Landowners can end up with access claims, paying more tax than is needed or even a costly penalty for not adhering to regulations.

Here are the most common property management mistakes farmers make and tips on how to avoid them.

1. Losing cottages to farmworkers


© Michael Krabs/imageBROKER/Rex/Shutterstock

Employers offering farmworkers a cottage as part of their job may risk giving the employee and their family security of tenure unless they follow the correct procedures.

Problems generally tend to arise when the end of employment is acrimonious or where the house is needed for another occupier.

It can also present a problem when borrowing against the house, as security of tenure has an impact on the value.
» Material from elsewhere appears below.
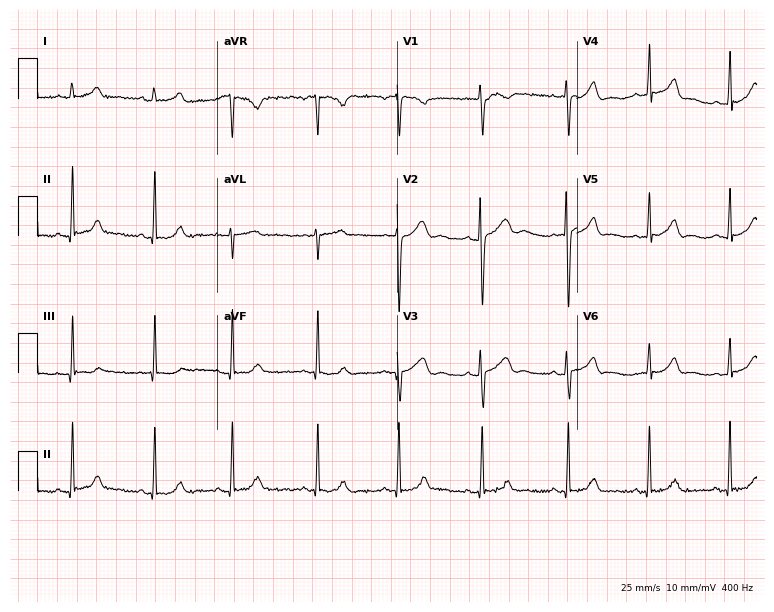
ECG — a woman, 17 years old. Screened for six findings — first-degree AV block, right bundle branch block (RBBB), left bundle branch block (LBBB), sinus bradycardia, atrial fibrillation (AF), sinus tachycardia — none is recorded. Other findings, if any, are not listed.
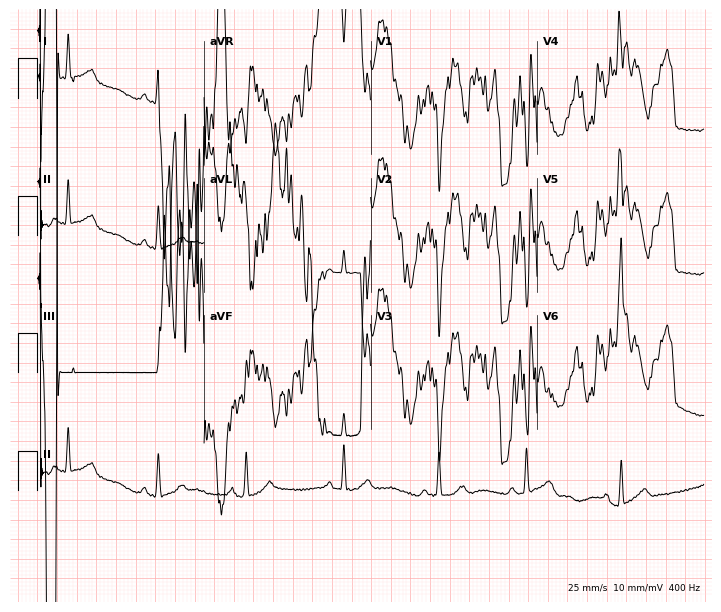
Resting 12-lead electrocardiogram. Patient: a 29-year-old man. None of these six findings is recorded: first-degree AV block, right bundle branch block, left bundle branch block, sinus bradycardia, atrial fibrillation, sinus tachycardia. Only these six findings were labelled.

Farmers who have overlooked this should seek professional help.

Most farmers are aware that longstanding workers who have always been provided with accommodation will, if they meet certain qualifying criteria, have the right to stay in the cottage even into retirement. 

In some cases, the spouse of the employee will have a similar right even after the employee has passed away.

See also: How to protect your farm business from risk

These tenancies, governed by the Rent (Agriculture) Act 1976, restrict the amount of rent that can be charged once employment ends and can be substantially lower than an open-market rent.

However, many farmers are unaware that the Housing Act legislation applying to assured and assured shorthold lettings also gives agricultural workers security of tenure, albeit not at a reduced rent. 

To gain this protection, the worker must be a serving farmworker housed by the farmer or by someone else by arrangement with the farmer.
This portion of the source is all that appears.